This summer I've been working on optimizing compilation for a linear algebra DSL. This is an extension of Jeremy Siek's work on Built-to-Order BLAS functions. Often times it's more efficient to have a specialized function which fuses two or more BLAS functions. The idea behind BTO is that we'd like to specify these functions at a high level (i.e., with liner algebra expressions) and then automatically perform the optimizing transformations which have made BLAS such a central component of linear algebra computations.
The current/prior version of BTO already handles loop fusion, memory bandwidth constraints, and more. However, it is not currently aware any high-level algebraic laws such as the fact that matrix multiplication is associative, addition is associative and commutative, transposition reverse-distributes over multiplication, etc. My goal is to make it aware of these sort of things.
Along the way, one thing to do is solve the chain multiplication problem: given an expression like ∏[x1,x2...xN]
figure out the most efficient associativity for implementing it via binary multiplication. The standard solution is to use a CKY-like dynamic programming algorithm to construct a tree covering the sequence [x1,x2...xN]
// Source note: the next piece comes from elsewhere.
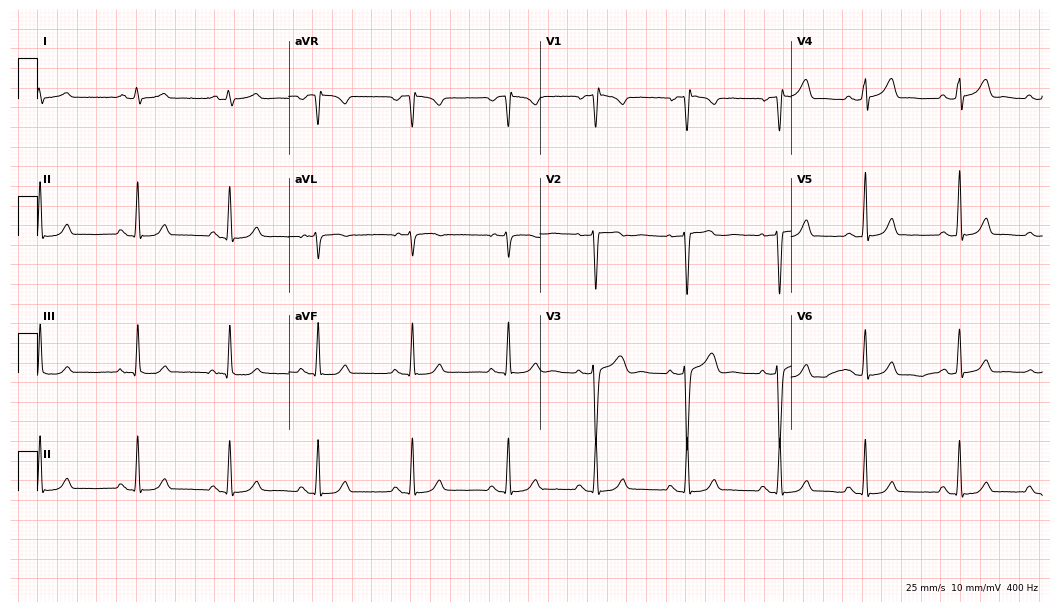
12-lead ECG from a woman, 34 years old. Recorded interpretation: within normal limits.

. This is easy to implement, but it takes O(n^3)
time and O(n^2)
space.
I found a delicious alternative algorithm which solves the problem in O(n*log n)
time and O(n)
space! The key to this algorithm is to view the problem as determining a triangulation of convex polygons. That is, we can view [x0,x1,x2...xN]
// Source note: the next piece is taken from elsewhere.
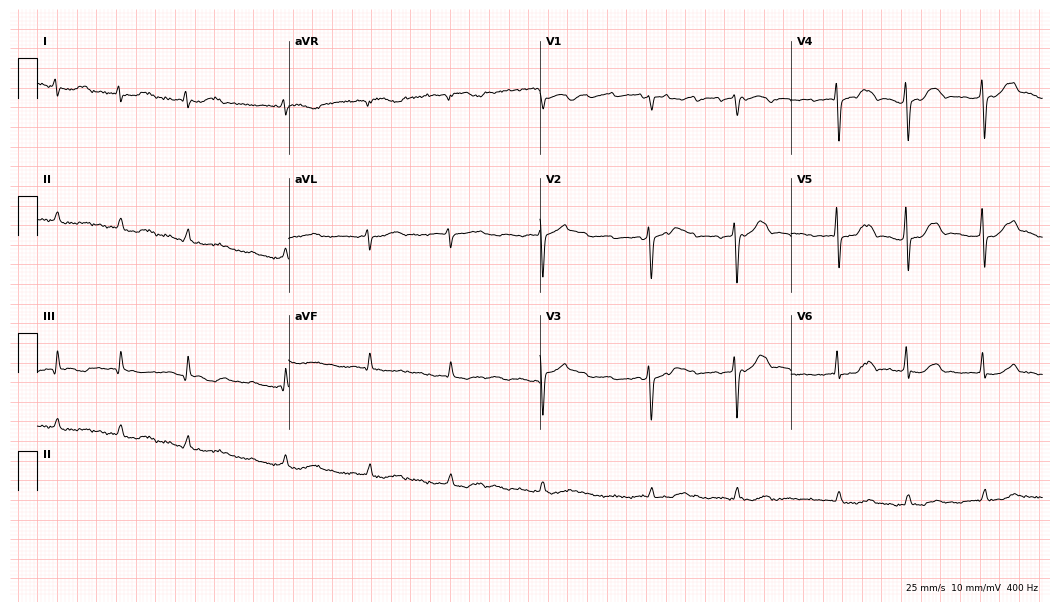
Resting 12-lead electrocardiogram (10.2-second recording at 400 Hz). Patient: a male, 77 years old. None of these six findings is recorded: first-degree AV block, right bundle branch block, left bundle branch block, sinus bradycardia, atrial fibrillation, sinus tachycardia. Findings outside these six are not listed.

as the edges of a convex polygon, where x0
is the result of computing ∏[x1,x2...xN]
. This amazing algorithm is described in the tech report by Hu and Shing (1981a), which includes a reference implementation in Pascal. Unfortunately the TR contains a number of typos and typesetting issues, but it's still pretty legible. A cleaner version of Part I is available here. And pay-walled presumably-cleaner versions of Part I and Part II are available from SIAM.
Hu and Shing (1981b) also have an algorithm which is simpler to implement and returns a heuristic answer in O(n)
time, with the error ratio bounded by 15%. So if compile times are more important than running times, then you can use this version as well. A pay-walled version of the article is available from Elsevier.